Let $p$ and $q$ be positive integers such that \[\frac{5}{9} < \frac{p}{q} < \frac{4}{7}\]and $q$ is as small as possible. What is $q-p$?

$\textbf{(A) } 7 \qquad \textbf{(B) } 11 \qquad \textbf{(C) } 13 \qquad \textbf{(D) } 17 \qquad \textbf{(E) } 19$

Solution 1

More generally, let $a,b,c,d,p,$ and $q$ be positive integers such that $bc-ad=1$ and \[\frac ab < \frac pq < \frac cd.\] From $\frac ab < \frac pq,$ we have $bp-aq>0,$ or \[bp-aq\geq1. \hspace{15mm} (1)\] From $\frac pq < \frac cd,$ we have $cq-dp>0,$ or \[cq-dp\geq1. \hspace{15mm} (2)\] Since $bc-ad=1,$ note that:

  1. Multiplying $(1)$ by $d,$ multiplying $(2)$ by $b,$ and adding the results, we get $q\geq b+d.$
  2. Multiplying $(1)$ by $c,$ multiplying $(2)$ by $a,$ and adding the results, we get $p\geq a+c.$

To minimize $q,$ we set $q=b+d,$ from which $p=a+c.$ Together, we can prove that \[\frac{a+c-1}{b+d}\leq\frac ab<\frac{a+c}{b+d}<\frac cd\leq\frac{a+c+1}{b+d}. \hspace{15mm} (\bigstar)\] For this problem, we have $a=5,b=9,c=4,$ and $d=7,$ so $p=a+c=9$ and $q=b+d=16.$ The answer is $q-p=\boxed{\textbf{(A) } 7}.$

Remark

We will prove each part of the compound inequality in $(\bigstar):$

  1. $\frac{a+c-1}{b+d}\leq\frac ab$ and $\frac cd\leq\frac{a+c+1}{b+d}$
  2. Let $\frac ab=k,$ so $a=bk.$ The precondition $bc-ad=1$ becomes $bc-bdk=1,$ so $c-dk=\frac1b.$

    It follows that \[\frac{a+c-1}{b+d}=\frac{bk+c-1}{b+d}=k+\frac{c-dk-1}{b+d}=k+\frac{\frac1b-1}{b+d}=k+\frac{1-b}{b(b+d)}\leq k.\] Moreover, the equality case occurs if and only if $b=1.$

    We can prove $\frac cd\leq\frac{a+c+1}{b+d}$ by the same process. Similarly, the equality case occurs if and only if $d=1.$

  3. $\frac ab<\frac{a+c}{b+d}<\frac cd$
  4. Let $\frac ab=k_1$ and $\frac cd=k_2,$ so $a=bk_1$ and $c=dk_2.$

    It follows that \begin{alignat*}{10} \frac{a+c}{b+d}&=\frac{bk_1+dk_2}{b+d}&&=k_1+\frac{dk_2-dk_1}{b+d}&&=k_1+\frac{d(k_2-k_1)}{b+d}&&>k_1, \\ \frac{a+c}{b+d}&=\frac{bk_1+dk_2}{b+d}&&=k_2+\frac{bk_1-bk_2}{b+d}&&=k_2+\frac{b(k_1-k_2)}{b+d}&&<k_2. \end{alignat*} Moreover, this part of $(\bigstar)$ is independent of the precondition $bc-ad=1.$

~MRENTHUSIASM

Solution 2

Define variables $a,b,c,d,p,$ and $q$ as Solution 1 does. Moreover, this solution refers to inequalities $(1)$ and $(2)$ in Solution 1.

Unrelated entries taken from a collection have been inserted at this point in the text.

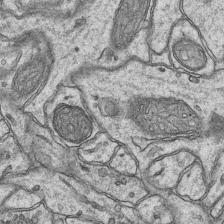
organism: Mouse
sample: CA1 Hippocampus
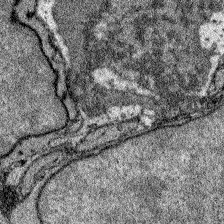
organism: Zebrafish
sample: Larval olfactory bulb
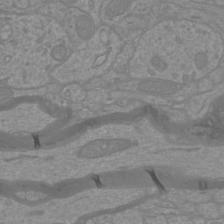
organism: Mouse
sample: Cortical neurons
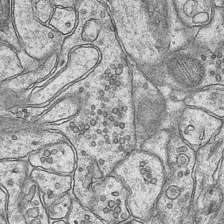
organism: Mouse
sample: CA1 Hippocampus

Note that \[\frac{1}{bd}=\frac cd - \frac ab=\left(\frac cd - \frac pq\right)+\left(\frac pq - \frac ab\right)\geq\frac{1}{dq}+\frac{1}{bq}.\] Multiplying both sides of $\frac{1}{bd}\geq\frac{1}{dq}+\frac{1}{bq}$ by $bdq,$ we get $q\geq b+d.$

For this problem, we have $a=5,b=9,c=4,$ and $d=7,$ so $q\geq b+d=16.$ At $q=16,$ we have \[\frac{8}{16}<\frac59<\frac{9}{16}<\frac47<\frac{10}{16},\] from which $p=9.$ Therefore, the answer is $q-p=\boxed{\textbf{(A) } 7}.$

Alternatively, refer to the Remark section in Solution 1 for further generalizations.

~pieater314159 ~MRENTHUSIASM

Solution 6

Inverting the given inequality we get \[\frac{7}{4} < \frac{q}{p} < \frac{9}{5}\]

which simplifies to \[35p < 20q < 36p\]

We can now substitute $q = p + k$. Note we need to find $k$.

\[35p < 20p + 20k < 36p\]

which simplifies to \[15p < 20k < 16p\]

Cleary $p$ is greater than $k$. We will now substitute $p = k + x$ to get

\[15k + 15x < 20k < 16k + 16x\]

The inequality $15k + 15x < 20k$ simplifies to $3x < k$. The inequality $20k < 16k + 16x$ simplifies to $k < 4x$. Combining the two we get \[3x < k < 4x\]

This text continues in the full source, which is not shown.